_Activity_. Repeat the lines from the one containing "Le côté aval" through the end of the listing exactly, both ends included. Do not carry over any pictures.

_Data segment_.
▶

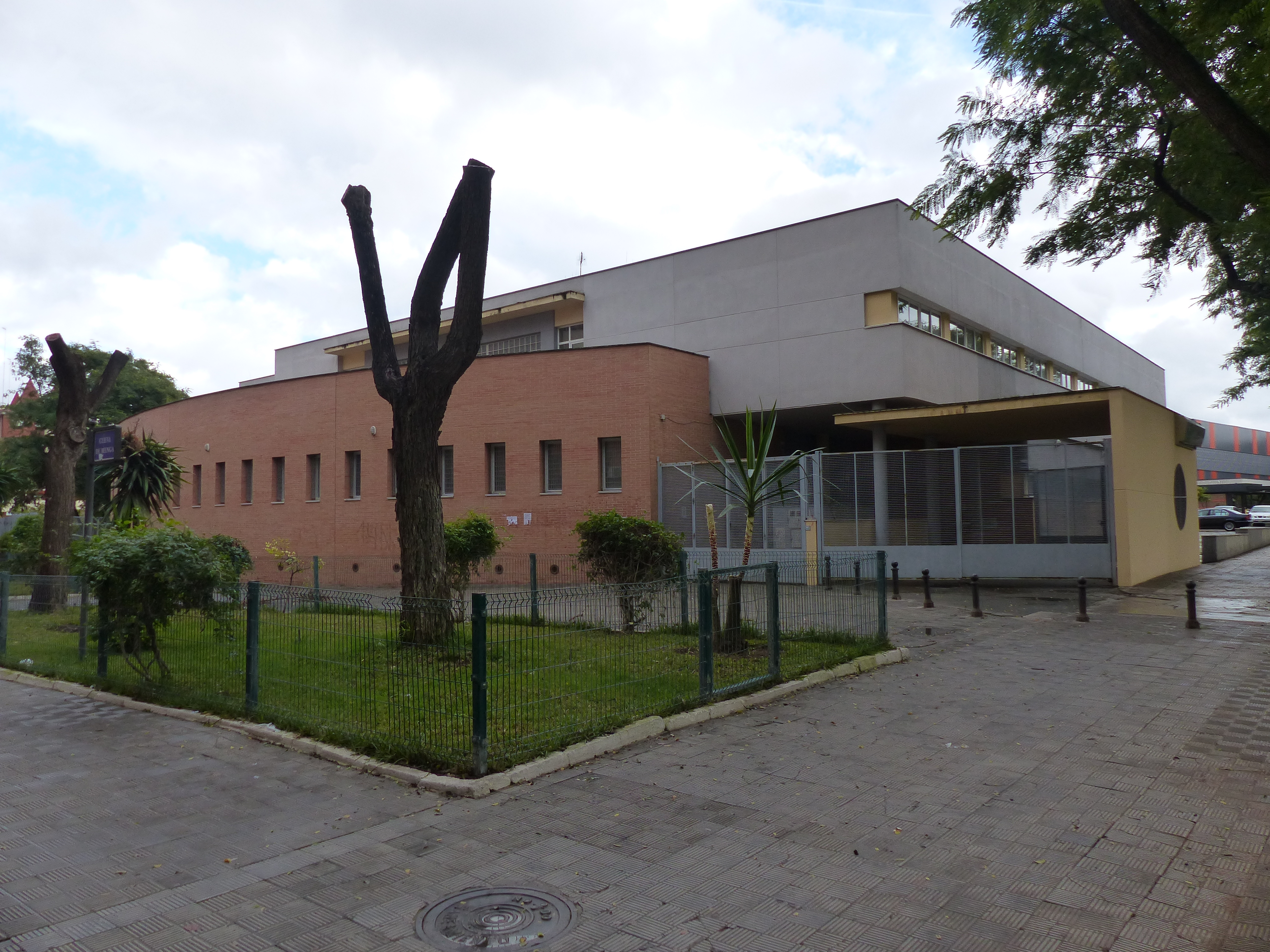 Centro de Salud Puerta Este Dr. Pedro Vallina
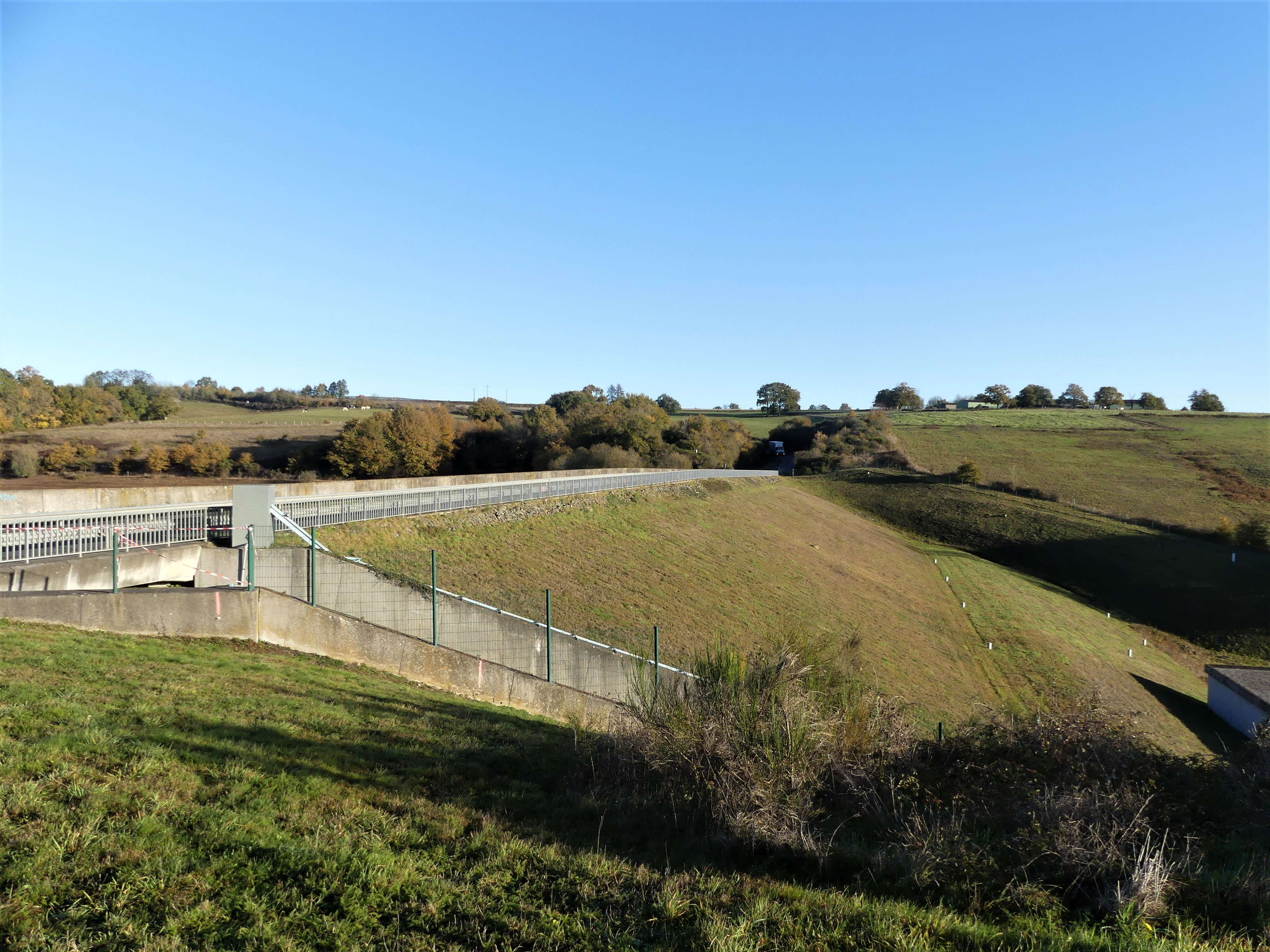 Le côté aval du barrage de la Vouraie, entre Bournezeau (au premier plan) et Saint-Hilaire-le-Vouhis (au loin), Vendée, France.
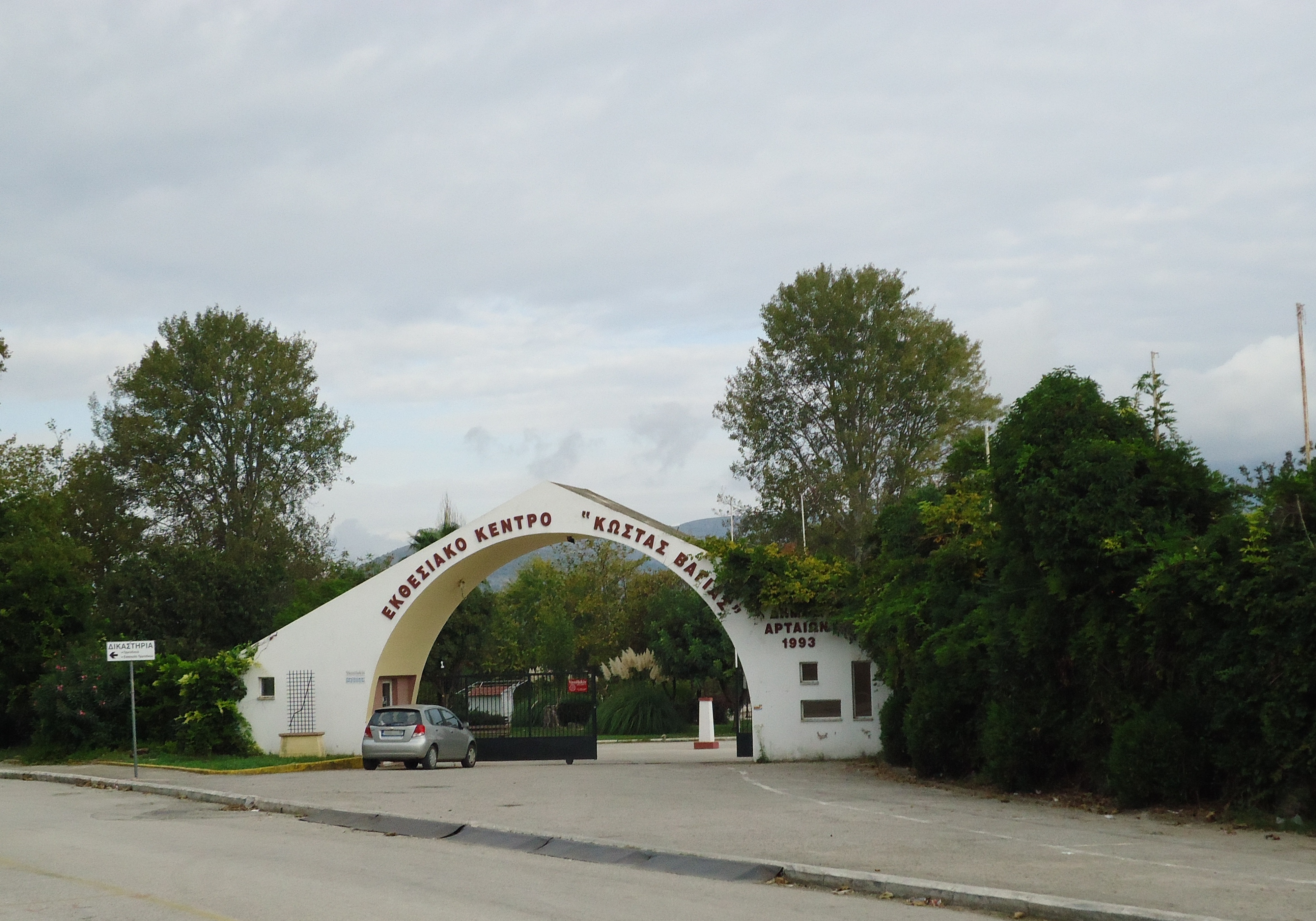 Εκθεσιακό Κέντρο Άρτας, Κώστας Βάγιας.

◀

_Solution for this exercise_.
 Le côté aval du barrage de la Vouraie, entre Bournezeau (au premier plan) et Saint-Hilaire-le-Vouhis (au loin), Vendée, France.
 Εκθεσιακό Κέντρο Άρτας, Κώστας Βάγιας.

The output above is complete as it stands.